In a study conducted by scientists from the National Agricultural Research Organisation (Naro) in 2003 led by Dr Elizabeth Rubaihayo from the National Agricultural Research Laboratories (NaARL) Kawanda, jointly with agricultural scientists from Makerere University College of Agriculture and environmental sciences, the team notes that Malakwang is easy to grow in most well drained soils but can tolerate poor soils.

It requires 4-8 months growth with night-time temperatures with a minimum of 20 Celsius as well as 13 hours of sunlight and a monthly rainfall ranging from 5–10 cubic metres (130–250 mm) during the first few months to prevent premature flowering. 

Rain or high humidity during the harvest time and drying process can downgrade the quality of the calyces and reduce the yield. The quality and yield rate is determined by seed stock, local growing conditions, time of harvest, post-harvest handling and mainly the drying step. 

Land preparation 
Loam soil is the preferred soil, especially that which is high in organic content for most agricultural production systems. 

The soils must contain neutral pH range of 6.4 – 7.6 with fairly high organic matter, nitrogen, phosphorus and potassium.  These soils must therefore be on the fertile side for agricultural production purposes.
In the first digging farmers are expected to turn over the soil and organic matter using the hoe.  

In the second tilling process it is important to make the seed bed fine. This is done two weeks after the first digging.

Seed processing 
Most farmers growing malakwang process their own seed though occasionally farmers obtain seeds from other farmers but these occasions are rare. 

The process of raising seeds is where uprooting or cutting of old plants with seeds is done. It is dried under sunshine for a week or more and later threshing, and cleaning of seeds, is done. 

Most farmers store seeds in calabashes, tins, polythene bags or simply by hanging plants over the fire place in the kitchen.  

Planting and weeding
Seeds are sown using broadcasting method or seedlings that have been raised in seed beds or collected from the wild are transplanted in the prepared garden.

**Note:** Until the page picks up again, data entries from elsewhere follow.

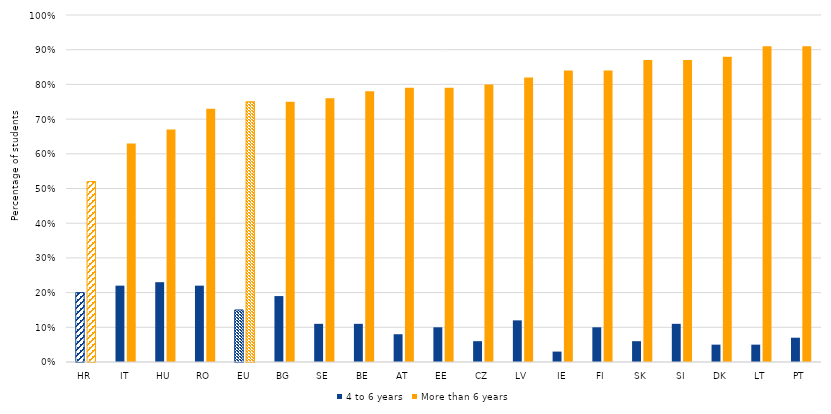
| Category | 4 to 6 years | More than 6 years |
|---|---|---|
| HR | 0.2 | 0.52 |
| IT | 0.22 | 0.63 |
| HU | 0.23 | 0.67 |
| RO | 0.22 | 0.73 |
| EU | 0.15 | 0.75 |
| BG | 0.19 | 0.75 |
| SE | 0.11 | 0.76 |
| BE | 0.11 | 0.78 |
| AT | 0.08 | 0.79 |
| EE | 0.1 | 0.79 |
| CZ | 0.06 | 0.8 |
| LV | 0.12 | 0.82 |
| IE | 0.03 | 0.84 |
| FI | 0.1 | 0.84 |
| SK | 0.06 | 0.87 |
| SI | 0.11 | 0.87 |
| DK | 0.05 | 0.88 |
| LT | 0.05 | 0.91 |
| PT | 0.07 | 0.91 |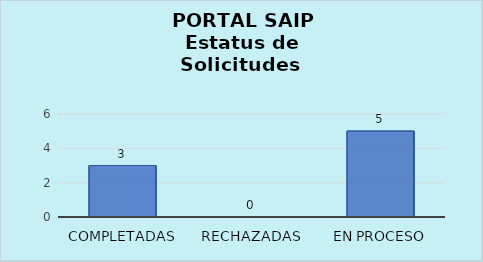
| Category | Series 0 |
|---|---|
| Completadas | 3 |
| Rechazadas | 0 |
| En Proceso | 5 |

Some farmers practise mulching and others have areas set aside for composting to overcome soil infertility and moisture in case of dry season.
Weeding can be done once or twice after two weeks period of plant mainly for good growth and pest control.

The commercial farmers may apply animal manure mainly chicken manure being preferred since it does not carry weed seeds as in the case of cattle manure or fertilisers before planting. 

Pests and diseases
According to Dr Rubaihayo, malakwang is less susceptible to disease and pests than the exotic vegetables except in some cases such as hibiscus sabdariffa where leaf beetles (Ootheca metablis sp) and Lampyris noctiluca also known as glow worms do a lot of damage by causing holes on the leaves.

Other pests include beetles which consume the leaves as well as aphids thereby causing damage and yield loss.
The common disease is blight which affects the buds of the plant causing them to turn brown and eventually drop off before they have a chance to open.  It can affect the foliage of plants as well. Affected areas are commonly covered with grey fuzz. 

Chemical controls of blight include potassium bicarbonate, copper hydroxide and thiophanate-methyl. 
Framers can control the diseases using traditional methods which include adequate airflow, proper watering techniques and hand removal of affected areas or infested plants.